Based on the Java programming language, a new technology – named Jini – enables Java-based hardware
and software devices to talk and work with other devices merely by plugging into the network, according
to Sun Microsystems, Inc.

This “spontaneous networking” Sun proclaimed, will require “no configuration, driver installation, or device installation”.

Jini consists of a small piece of Java code that links Java Virtual Machines in every device on a network.
As each device joins the network, it “announces” its presence and offers its services to the other devices. When the networked devices need to perform a task, they can “look up” services available from other
devices and use them without pre-configuration or driver installation.

Let’s look at Jini from a practical perspective. Here we will give you an objective view of this subjective technology.


Nomenclature

It is important to understand the buzzwords used so that confusion is avoided. Here are some of the terms used in talking about Jini:

• Federation: A federation consists of a group of devices (like printers, hard disks, and so on) and software programs (any program that is compiled down to Java bytecode) that form a single, dynamic, distributed system.
  
• Resource: The devices and programs within a federation are called resources.
  
• Service: A resource offers a service. A service can be storage, communication, computation, or anything that a resource can do. For example, printers will offer a print service; pagers will offer a paging service; encryption libraries will offer an encryption service.
  
  
  

Architecture and Implementation

A Jini system consists of three main components that are described below:


1 - Infrastructure:

The Jini infrastructure consists of the base software required to build a Jini federation. The base software is:

• 1.2 JVM (Java Virtual Machine): the software required to run any Java program.
• Extended RMI (Remote Method Invocation): an enhanced version of RMI for Jini.
• Lookup service: this essentially is the database for available services in the federation. Resources find services in the federation using the lookup service. The entries in this lookup database are Java interfaces.
• Discovery service: this service allows discovery of resources plugged into the federation.
  Once discovered, the resource will register its services with the lookup service.
• Distributed security: a security framework extended for distributed systems. It is built on top of Java’s built-in security mechanisms.

2 - Programming Model:

These are rules, specifications, and suggestions on how to write a Jini service. Jini services make use of the following concepts:

• Distributed leasing: provides a time-based model for activating and freeing services and resources.
• Transactions: allow wrapping of multiple operations on multiple services into a single unit of work that either completely succeeds or is rolled back.
• Distributed events: is a notification mechanism between services and resources that stretches beyond machine boundaries.
  
  
  

3 - Services:

These are hand-coded using the programming model. They can be programmed to do any task suitable
of the resource.

These services are mobile and intelligent moving from machine to machine executing where and when required. A printer could download a service that filters documents for obscene language and run it, or could simply have that service run on the remote machine and pass the result back to the printer.
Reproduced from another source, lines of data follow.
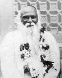 संत गाडगेबाबांनी पंढरपूर येथील धर्मशाळा डॉ. बाबासाहेब आंबेडकरांना अर्पण केली. त्यावेळी डावीकडून कर्मवीर भाऊराव पाटिल, संत गाडगेबाबा व डॉ. बाबासाहेब आंबेडकर. (१४ जुलै १९४९)
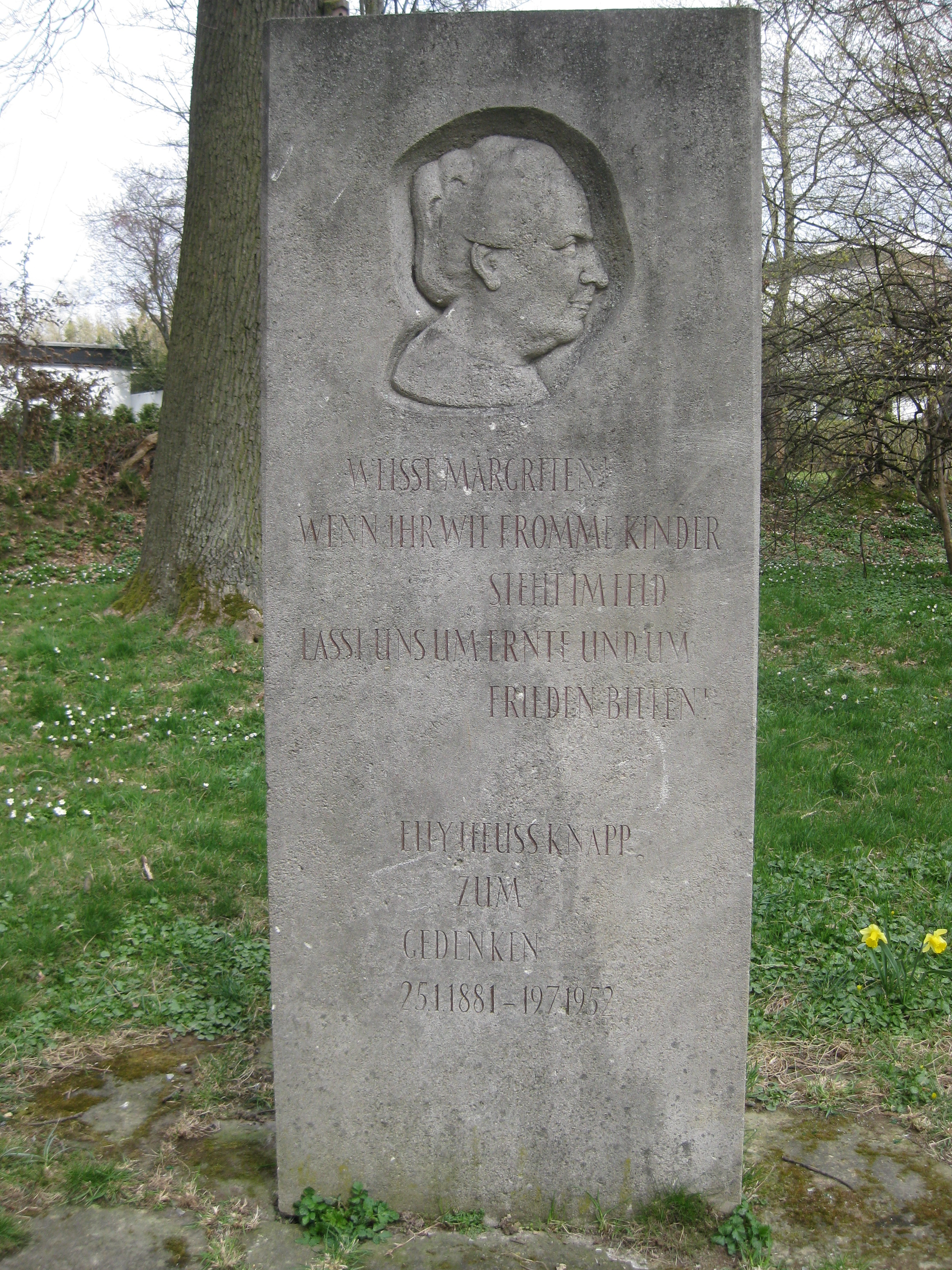 Gedenkstein für Elly Heuss-Knapp, Porträtrelief von Lore Doerr-Niessner, Muschelkalk, Stuttgart-Sillenbuch, Stuttgarter Eichenhain.
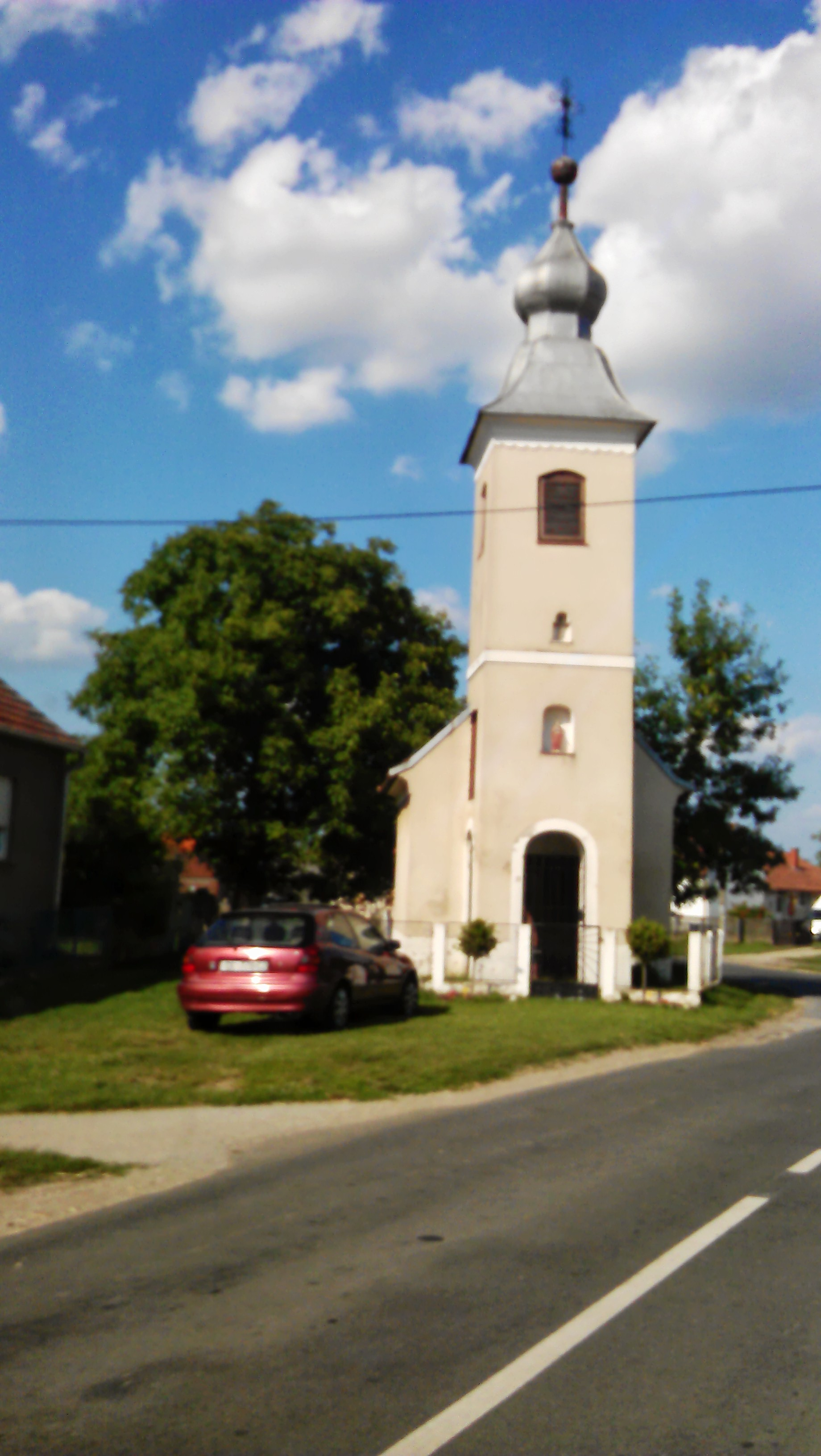 Crkva Kuršanec
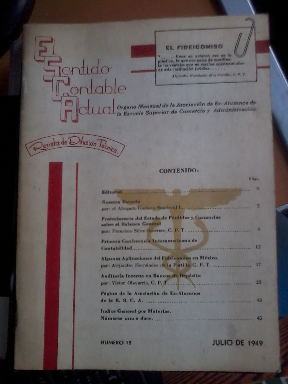 Revista ESCA (órgano mensual de la Asociación de Ex Alumnos de la Escuela Superior de Comercio y Administración), julio 1949 (núm. 12).

Invoking services programmatically, requires first querying the lookup service for a particular interface, downloading the implementation of the interface, and invoking its methods.


Functionality

Let’s take a look at what exactly happens when I plug in my brand new “Jini-enabled” printer?

1. The printer broadcasts a discovery packet on a well-known port. The packet contains just enough information to contact the printer.
2. The lookup service running somewhere on the network listens on the well-known port and receives the packet. It registers the information about the printer.
3. The lookup service replies to the printer with its location. With this, discovery is complete.
4. The printer is now ready to “join” the network. It adds each of its services to the lookup service.
5. All resources are now ready to use the printer, and the printer too is ready to use other resources
   on the network.

What happens when a resource in the federation needs to use the printer service?

1. The resource first queries the lookup service for a particular interface for accessing the printer’s services.
2. If the interface is present in the lookup service, the client proxy for the print service is returned
   to the resource.
3. The resource invokes methods of the client proxy interface. These methods in turn activate the
   printer according to which methods were called.

Using similar logic, the printer can access services offered by other resources in the federation.


Conclusion

Jini comes from some of the best minds in distributed computing today. If this technology does succeed and gain acceptance, it surely will change the way we use devices and networks. The whole network would just become an ocean of services where each device would become available as soon as it is plugged into the network.

That is only if everything goes according to plan. When Java was unveiled, Sun vowed that Java’s “write once, run anywhere” premise would usher the era of cross-platform computing free of proprietary technology.

Three years later, the obstacles (from Microsoft) to this programming nirvana remain, and only the most diehard Java programmers believe a single version of the language will emerge.